Compared to his supervisor's office, Patrick's desk was uncluttered and sparse. He'd never given the space much thought, other than to avoid it. What was the point in decorating? It annoyed him the way his co-workers littered their spaces with photos of families and friends, displaying them as some measure of achievement. 'This is what I have outside of this place, what do you have?' Why should he offer a window into his life to be assessed and ranked amongst the workforce? Worse still were postings of platitudes and self-motivating mantras, stuck to people's cubicles to help them through the day. At least Patrick wrote his own and kept them in his notebook. He didn't force them into his co-workers' field of vision the way they foisted their banalities on him.
His standard-issue ergonomic chair took his weight but creaked and squeaked as he shifted to find a comfortable position. He placed the document on the desk and pulled the chair in closer, ready, a little excited even, to discover what form of administrative ineptitude middle management had planned: a restructure, job losses, productivity gains? What idiocy would they be imposing on the workforce next?
As he began to read he was overcome with an acute awareness of the moment. As the words worked their way through his cerebral cortex he became filled with the horror of their reality. This was no minor administrative report.
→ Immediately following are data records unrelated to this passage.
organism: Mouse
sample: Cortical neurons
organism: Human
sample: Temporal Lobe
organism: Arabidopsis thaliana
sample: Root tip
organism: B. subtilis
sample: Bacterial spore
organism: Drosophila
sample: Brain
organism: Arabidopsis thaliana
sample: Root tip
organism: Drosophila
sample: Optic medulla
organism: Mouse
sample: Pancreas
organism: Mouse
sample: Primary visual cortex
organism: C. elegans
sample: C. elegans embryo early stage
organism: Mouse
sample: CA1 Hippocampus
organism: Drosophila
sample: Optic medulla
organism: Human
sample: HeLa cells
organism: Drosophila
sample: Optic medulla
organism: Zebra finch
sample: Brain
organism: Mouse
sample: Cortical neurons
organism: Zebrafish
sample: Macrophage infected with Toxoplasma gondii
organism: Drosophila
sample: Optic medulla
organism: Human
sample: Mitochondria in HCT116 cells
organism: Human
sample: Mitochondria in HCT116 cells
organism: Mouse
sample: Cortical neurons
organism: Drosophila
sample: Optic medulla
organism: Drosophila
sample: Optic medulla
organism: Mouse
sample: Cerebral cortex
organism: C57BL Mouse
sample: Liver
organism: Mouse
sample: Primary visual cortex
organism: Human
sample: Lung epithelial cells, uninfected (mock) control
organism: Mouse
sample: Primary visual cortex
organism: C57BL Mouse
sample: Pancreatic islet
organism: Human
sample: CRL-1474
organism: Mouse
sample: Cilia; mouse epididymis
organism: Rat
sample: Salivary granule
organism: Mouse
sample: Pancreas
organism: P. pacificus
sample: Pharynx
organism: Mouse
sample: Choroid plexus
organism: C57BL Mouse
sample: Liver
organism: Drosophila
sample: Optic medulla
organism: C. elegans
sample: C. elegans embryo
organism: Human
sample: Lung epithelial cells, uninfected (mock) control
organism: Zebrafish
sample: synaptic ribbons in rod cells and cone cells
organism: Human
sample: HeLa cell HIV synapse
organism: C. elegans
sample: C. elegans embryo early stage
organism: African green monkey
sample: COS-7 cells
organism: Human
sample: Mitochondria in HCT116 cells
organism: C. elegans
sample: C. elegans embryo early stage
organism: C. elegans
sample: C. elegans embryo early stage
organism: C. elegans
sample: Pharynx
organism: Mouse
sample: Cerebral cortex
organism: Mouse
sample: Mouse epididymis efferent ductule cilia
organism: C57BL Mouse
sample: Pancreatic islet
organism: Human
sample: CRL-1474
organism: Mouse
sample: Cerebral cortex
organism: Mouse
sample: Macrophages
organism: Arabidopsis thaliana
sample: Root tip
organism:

Patrick was discovering a truth that put his own concept of 'Cosmic Breath' into the realm of the pathetic. This was not a moment to be treasured, not a moment to be loved, but as clear a moment as any in his life, a milestone, a point of reference that couldn't be erased now that it had made its mark and he realised that from this point on his life wouldn't be the same.
Patrick sat with his hands frozen on the document and watched as workers began to arrive, safe now under the cover of night. Safe from the very sun in the sky that burned their lives into being but a sun now too strong for them to be exposed to.
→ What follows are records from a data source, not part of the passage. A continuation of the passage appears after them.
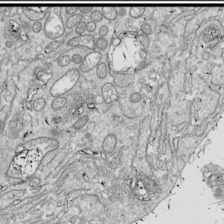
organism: Drosophila
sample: Cell division; meiosis; drosophila spermatocytes
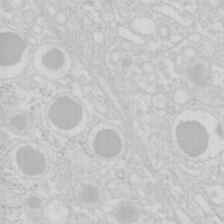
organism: Mouse
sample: Pancreas
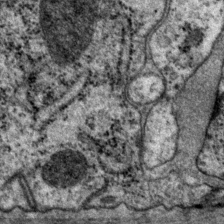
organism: P. pacificus
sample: Pharynx
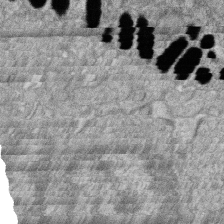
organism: Zebrafish
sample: Cilia; retinal pigment epithelium
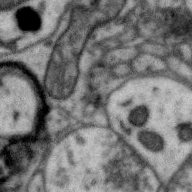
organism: Zebra finch
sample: Brain
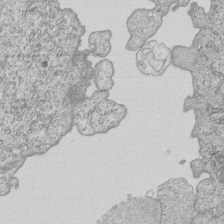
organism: Human
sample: MDA-MB-231 cells
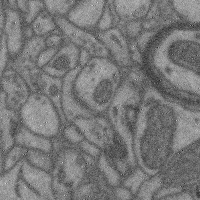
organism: Mouse
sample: Cerebral cortex
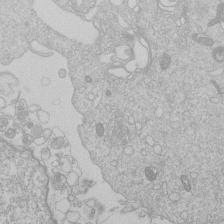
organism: Human
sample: Macrophage cells
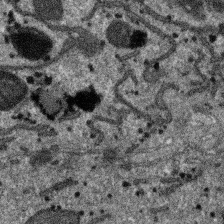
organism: Human
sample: Lung epithelial cells infected with SARS-CoV-2
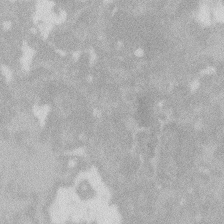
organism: Zebrafish
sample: Macrophage
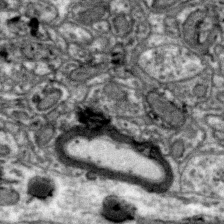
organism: Zebra finch
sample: Brain
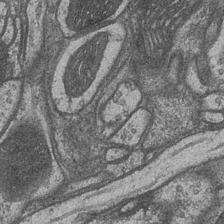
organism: Drosophila
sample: Optic medulla
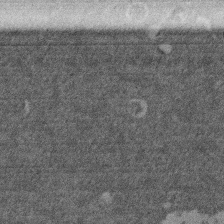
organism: Mouse
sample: Dividing mouse embryo 1 cell stage
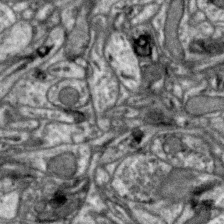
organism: Zebra finch
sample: Brain
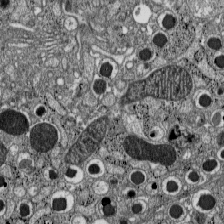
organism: C57BL Mouse
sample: Pancreatic islet
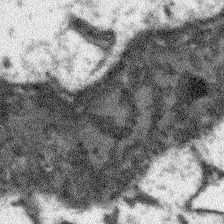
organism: Arabidopsis thaliana
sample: Root tip
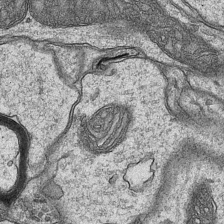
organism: Mouse
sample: CA1 Hippocampus
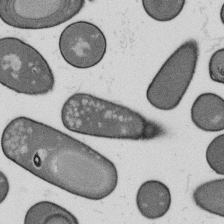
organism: B. subtilis
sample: Bacterial spore
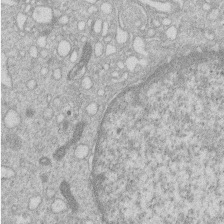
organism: Human
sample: Macrophage cells
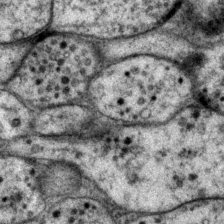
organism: P. pacificus
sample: Pharynx
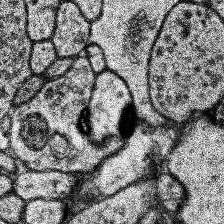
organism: Human
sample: Temporal Lobe
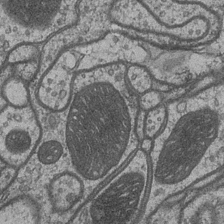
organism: Drosophila
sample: Optic medulla
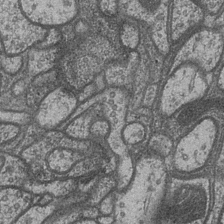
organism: Drosophila
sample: Optic medulla
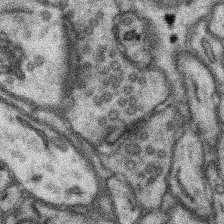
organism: Mouse
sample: Somatosensory cortex neuropil
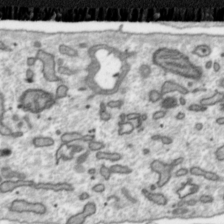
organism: Toxoplasma gondii
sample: Parasites in a vacuole inside a host cell
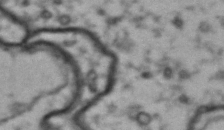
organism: Drosophila
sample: Brain
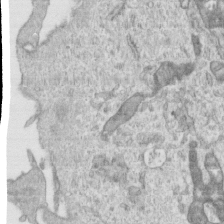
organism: Human
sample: Centriole in RPE cells
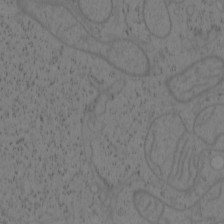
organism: Human
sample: HeLa cells
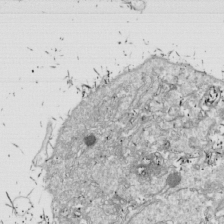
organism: Drosophila
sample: Cell division; meiosis; drosophila spermatocytes
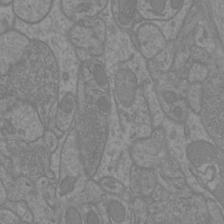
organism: Mouse
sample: Cortical neurons
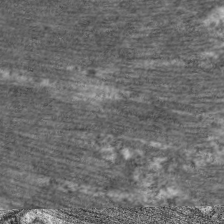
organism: C. elegans
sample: Pharynx
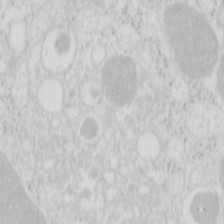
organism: Mouse
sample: Pancreas
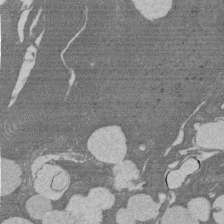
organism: Rat
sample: Salivary granule
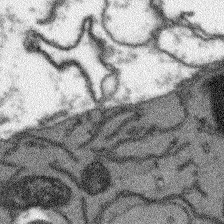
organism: Arabidopsis thaliana
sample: Root tip
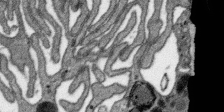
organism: Human
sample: Lung epithelial cells, uninfected (mock) control
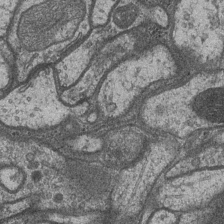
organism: Drosophila
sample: Optic medulla
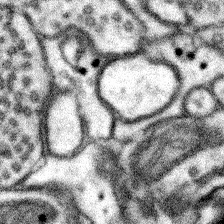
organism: Mouse
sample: Somatosensory cortex neuropil
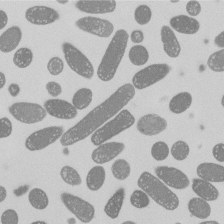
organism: E. coli
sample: Bacterial nucleoid
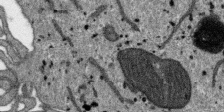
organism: Human
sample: Lung epithelial cells, uninfected (mock) control
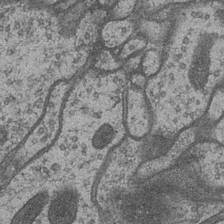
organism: Drosophila
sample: Optic medulla
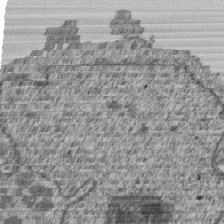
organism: Human
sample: MDA-MB-231 cells
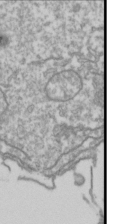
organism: Drosophila
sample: Cell division; meiosis; drosophila spermatocytes
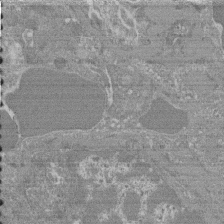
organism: Mouse
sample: Glomerulus
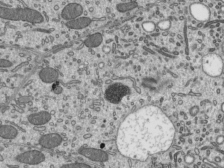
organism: Mouse
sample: Mouse epididymis efferent ductule cilia
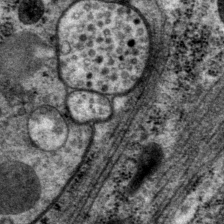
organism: P. pacificus
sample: Pharynx
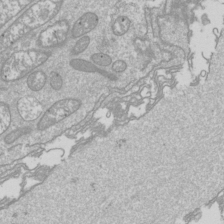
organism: Drosophila
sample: Cell division; meiosis; drosophila spermatocytes
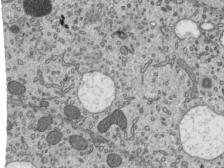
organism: Mouse
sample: Mouse epididymis efferent ductule cilia

He didn't move, didn't respond to his co-workers' 'good evenings', didn't react when the phone rang, didn't even realise he was continuing to breathe. There was only himself, the document before him and what was happening to his mind now that the information had transferred from paper to grey matter, nothing else registered, nothing else could.
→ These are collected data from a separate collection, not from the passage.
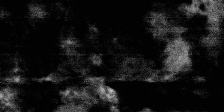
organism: Human
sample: Lung epithelial cells infected with SARS-CoV-2
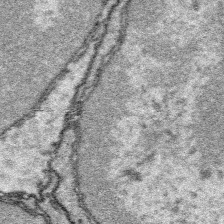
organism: Platynereis dumerilii
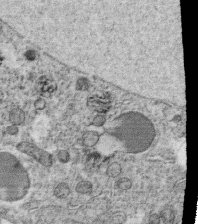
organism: C. elegans
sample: C. elegans oocyte; sperm cells
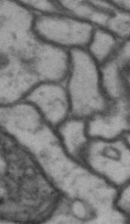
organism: Drosophila
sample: Brain
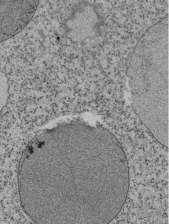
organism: Tetrahymena
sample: Cilia in tetrahymena
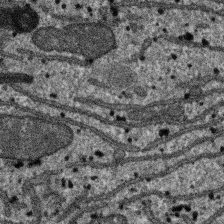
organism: Human
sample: Lung epithelial cells infected with SARS-CoV-2
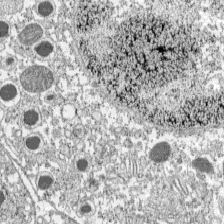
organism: C57BL Mouse
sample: Pancreatic islet
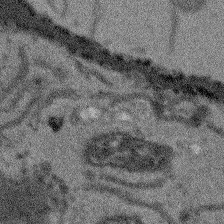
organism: Arabidopsis thaliana
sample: Root tip
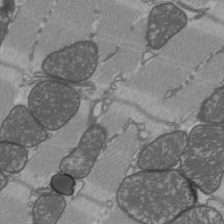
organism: C57BL Mouse
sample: Heart
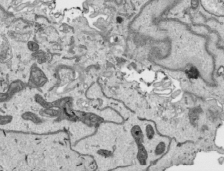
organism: Human
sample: Mitochondria in HCT116 cells
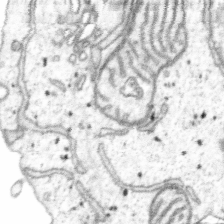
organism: Human
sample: HeLa cells
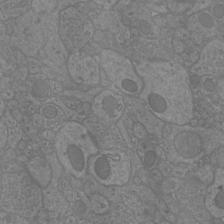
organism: Mouse
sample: Cortical neurons
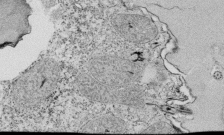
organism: Tetrahymena
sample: Cilia in tetrahymena
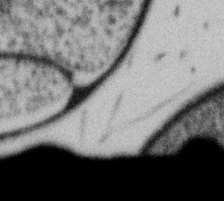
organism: Gemmata obscuriglobus
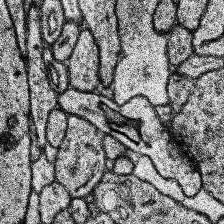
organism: Human
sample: Temporal Lobe
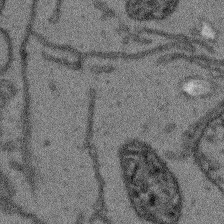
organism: Arabidopsis thaliana
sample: Root tip
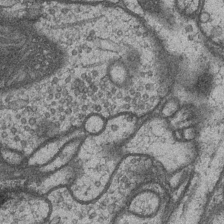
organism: Drosophila
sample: Optic medulla
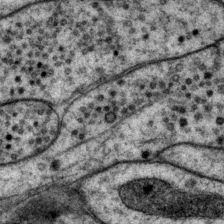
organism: P. pacificus
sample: Pharynx
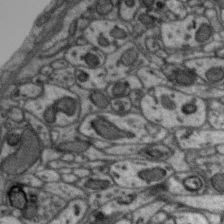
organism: Zebra finch
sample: Brain
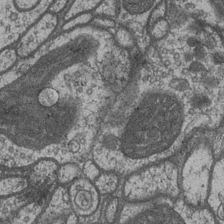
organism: Drosophila
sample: Optic medulla
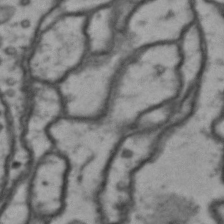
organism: Drosophila
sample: Brain
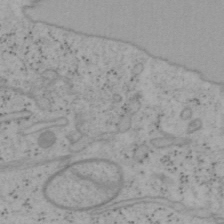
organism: Human
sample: HeLa cells
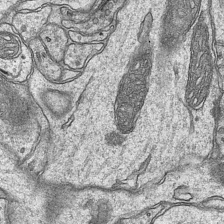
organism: Mouse
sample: CA1 Hippocampus
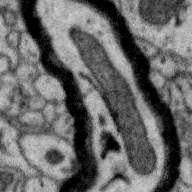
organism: Zebra finch
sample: Brain
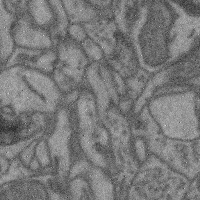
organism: Mouse
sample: Cerebral cortex
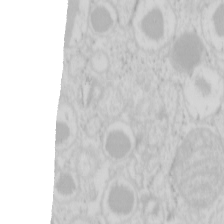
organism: Mouse
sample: Pancreas
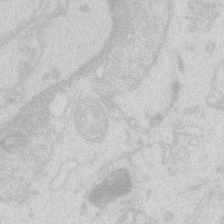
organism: Zebrafish
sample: Macrophage
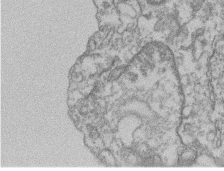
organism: Mouse
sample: T cell stromal cell synapse

Without fully knowing why, he stood, took the document in one hand, his car keys in the other and began to move. As he made his way steadily towards the exit he passed the early starters - some of them he knew, others he didn't, some he liked, others annoyed him, but they all looked like ghosts to him now. This pounding idea forced into his head by that wretched document made them all look dead, their activities meaningless, anything they might have to say useless. The information was infecting him – a vile fast moving virus corrupting and consuming his system.
The night air gave little relief, the ground still hot from the day's saturation of sunlight, the heat rising and filling his lungs. Every breath made him light-headed. He reached his car – the auto cooling made the interior a welcome relief from the outside air, but it didn't bring him back, didn't stop the pounding urge to keep moving. He started the car, capitulating to the unknown force propelling him forward. With no sense of destination, only a need to move away from that moment, that ground zero moment, he drove onto the open road. His lone vehicle travelled in the opposite direction to the stream of headlights making their way to work, collectively illuminating one side of the road as his sole set of headlights moved freely, seemingly unencumbered.